Tax·Luxury

Part I · Asset Classes · No. 07

Thoroughbred horses

A racing or breeding stable is the textbook §183 hobby-loss target. The horses are depreciable; the operations can be capital-intensive; the losses tend to accumulate before profit; and the IRS has decades of case law for evaluating which operations qualify as a bona fide trade or business.

The asset class in tax terms

Horses held in a bona fide racing or breeding business are depreciable tangible personal property under §168. The recovery period is three years for racehorses over two years old at placed-in-service date and seven years for younger racehorses and most breeding stock. Bonus depreciation under §168(k) has historically been available subject to the same phase-down schedule applying to other property — 20% for 2026.

Where the activity is not engaged in for profit, §183 limits deductions to gross income from the activity. The classification of a stable as trade-or-business versus hobby is the central federal tax question.

Acquisition

Purchase price is the depreciable basis (less any portion allocable to non-depreciable land, if a stable property is acquired). State sales tax on horse purchases varies; Kentucky exempts thoroughbred sales from sales tax under specific statutory provisions designed to support the Lexington-based industry. New York imposes sales tax on within-state horse purchases.

Imported horses enter at zero MFN duty under HTS 0101.21. Quarantine and veterinary clearance are separate administrative costs.

Holding and operation

Operating costs are extensive: boarding, training, veterinary, farrier, insurance, breeding fees, transportation. Deductible as ordinary and necessary expenses under §162 to the extent the operation is a trade or business. §183 limits deductions where the activity is not engaged in for profit.

The §183 factor test is well-developed for horse operations:

The §183(d) presumption of profit motive — when an activity has profit in two of the past seven years — is extended to seven of nine years for horse-racing, training, showing, or breeding under §183(d), reflecting Congressional recognition of the industry's longer profit cycle.

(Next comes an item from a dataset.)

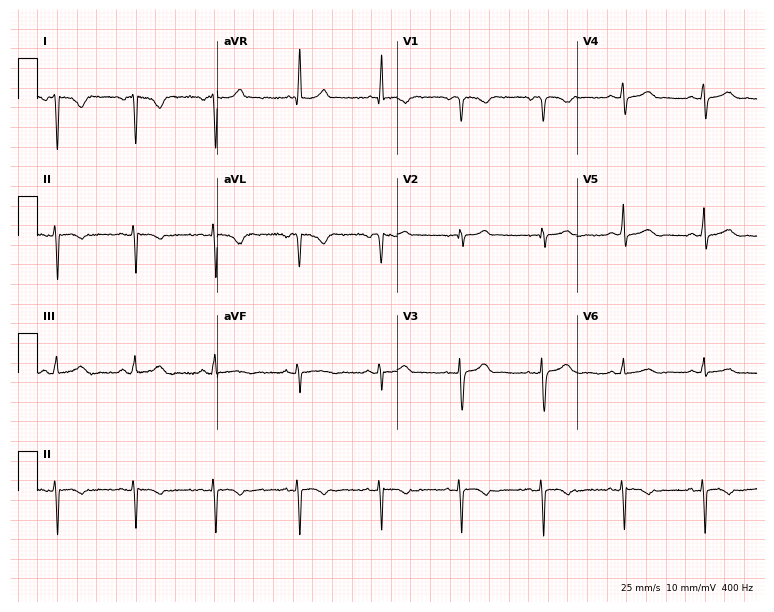
12-lead ECG from a 51-year-old female (7.3-second recording at 400 Hz). No first-degree AV block, right bundle branch block, left bundle branch block, sinus bradycardia, atrial fibrillation or sinus tachycardia recorded for this tracing. Other findings, if any, are not listed.

Passive activity rules under §469 apply where the taxpayer does not materially participate. A racing stable owner who is not physically involved often falls into passive treatment, with losses limited to passive income.

Income from the asset

Racing purses, breeding fees (stallion stud fees, mare booking fees), and sales of yearling stock produce gross income. Self-employment tax exposure depends on the operator's role. Breeders' awards and state-bred premiums supplement ordinary income.

Disposition

Sale of a depreciable horse produces §1245 ordinary-income recapture to the extent of prior depreciation; gain in excess is §1231 capital. Sale through a public auction (Keeneland, Fasig-Tipton) is the standard channel. Like-kind exchange under §1031 is unavailable post-2017 amendment.

Gift and estate

Inclusion at fair market value; valuation by qualified equine appraiser using sales-comparison and pedigree-based methods. A breeding business may qualify for §6166 estate-tax deferral on the portion of the estate attributable to the active business interest. Special-use valuation under §2032A may apply to qualifying farm property held by closely held family operators.

Common structures

Audit and enforcement landscape

Horse operations are a perennial §183 audit focus. The Tax Court has decided extensive case law on horse-racing and -breeding hobby losses; many cases have turned on the absence of a business plan, the absence of separate accounting, and the personal-pleasure character of the activity. Successful business-character defenses require contemporaneous documentation of professional management, business reasoning for purchase decisions, and demonstrable effort to achieve profitability.

The IRS has from time to time launched coordinated examinations of horse-syndication partnerships. Promoter activity that markets the depreciation deductions as the principal economic feature has produced criminal and civil enforcement.

Jurisdictional notes

Primary Sources

  1. 26 U.S.C. §168(e)(3)(A)(i) (3-year MACRS for racehorses over 2 years).
  2. 26 U.S.C. §183 (hobby loss).
  3. 26 U.S.C. §183(d) (seven-of-nine-year safe harbor for horse activities).
  4. Treas. Reg. §1.183-2 (factors).
  5. 26 U.S.C. §469 (passive activity).
  6. 26 U.S.C. §6166 (estate-tax deferral for closely held business).
  7. Kentucky Revised Statutes ch. 139 (sales-tax exemptions for thoroughbreds).
  8. HTS 0101.21 (pure-bred horses, MFN free).